SUPPLIED INFORMATION:
Content starts

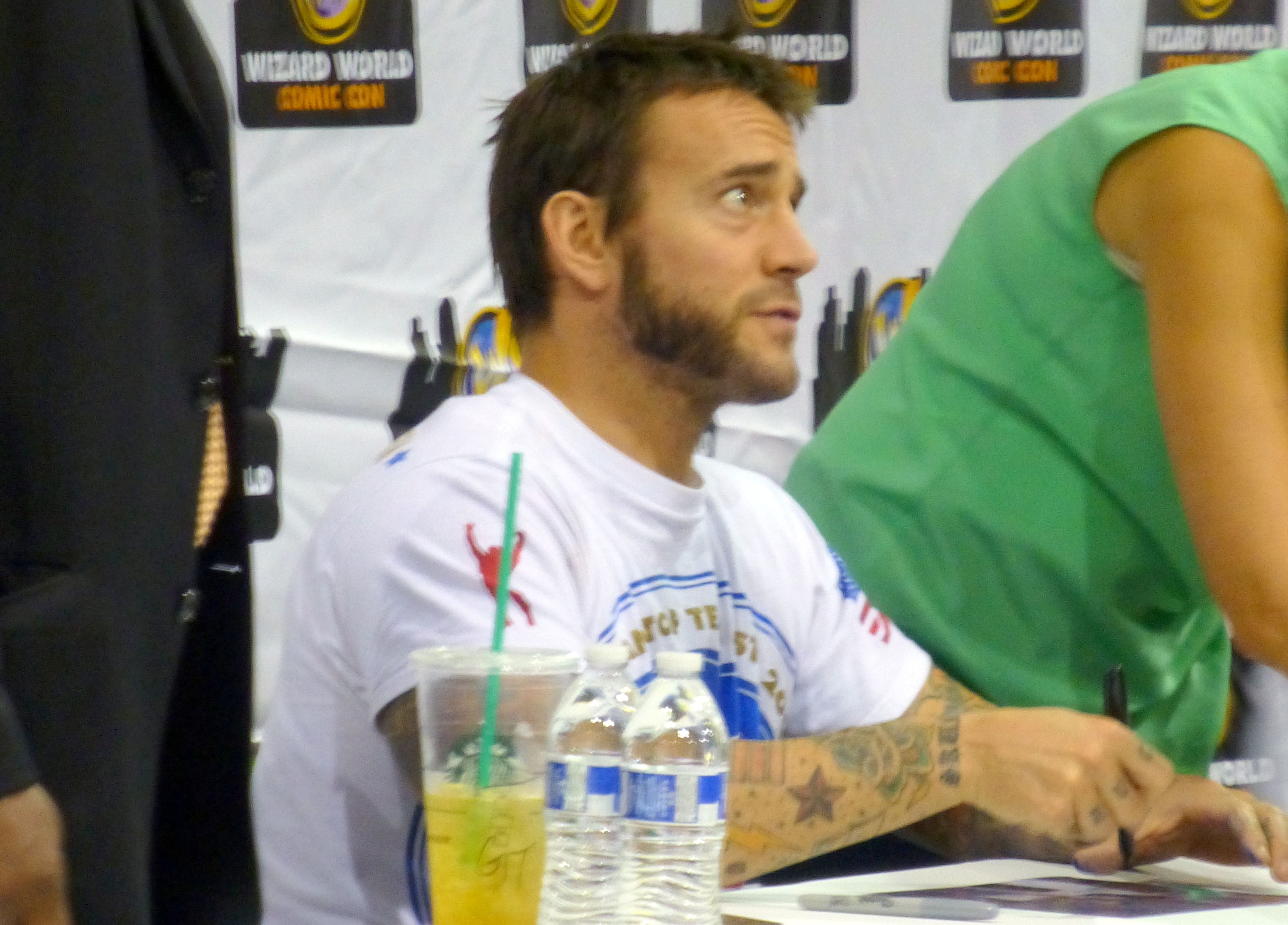 CM Punk 01
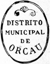 Escut antic d'Orcau (Isona i Conca Dellà, Pallars Jussà)
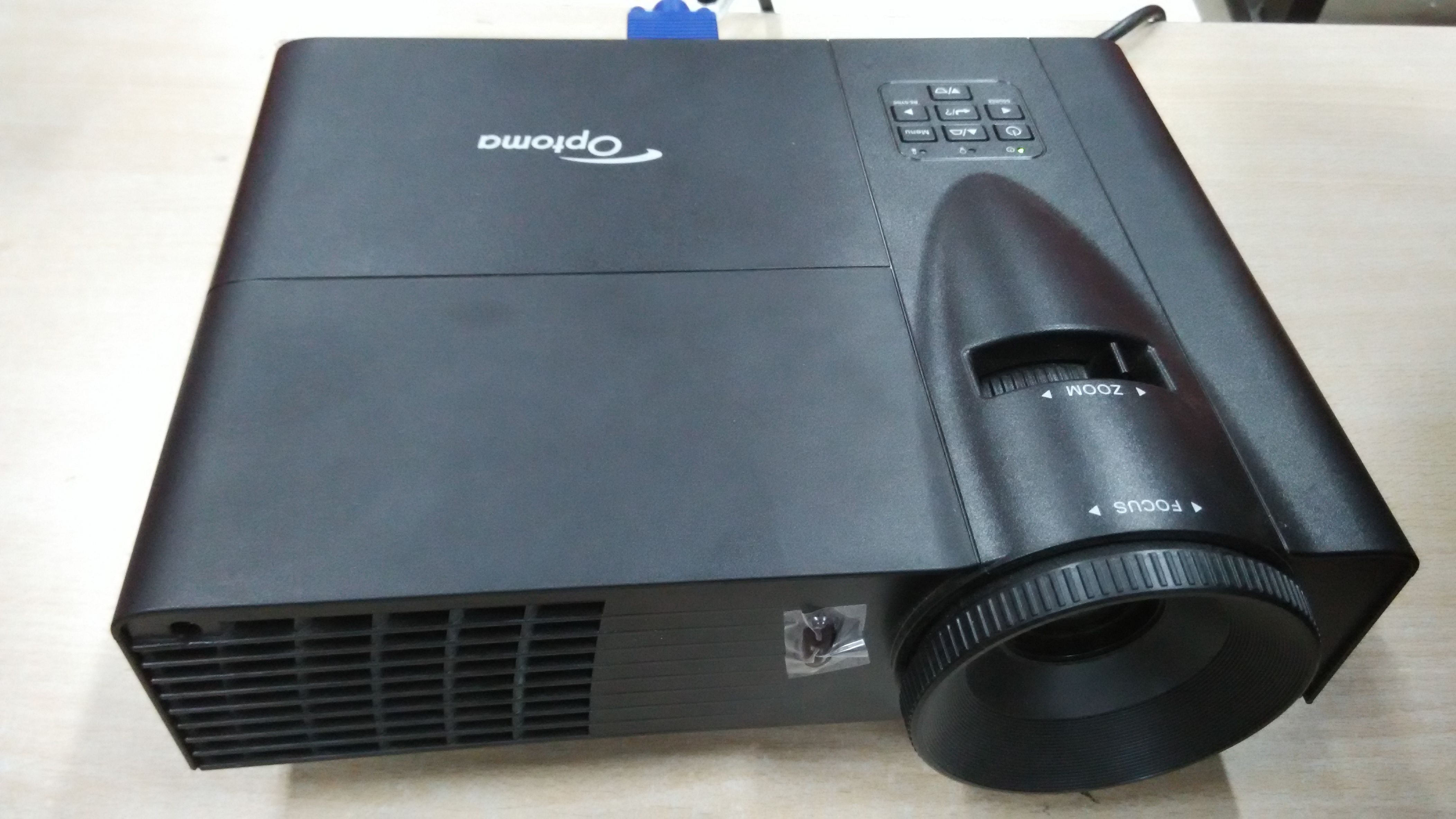 படத்தரவேற்றம்: தமிழ்ப்பரிதி மாரி

Content ends

WORK ITEM: Your output must reproduce the material above in full, with no pictures.

EXERCISE RESULT:
 CM Punk 01
 Escut antic d'Orcau (Isona i Conca Dellà, Pallars Jussà)
 படத்தரவேற்றம்: தமிழ்ப்பரிதி மாரி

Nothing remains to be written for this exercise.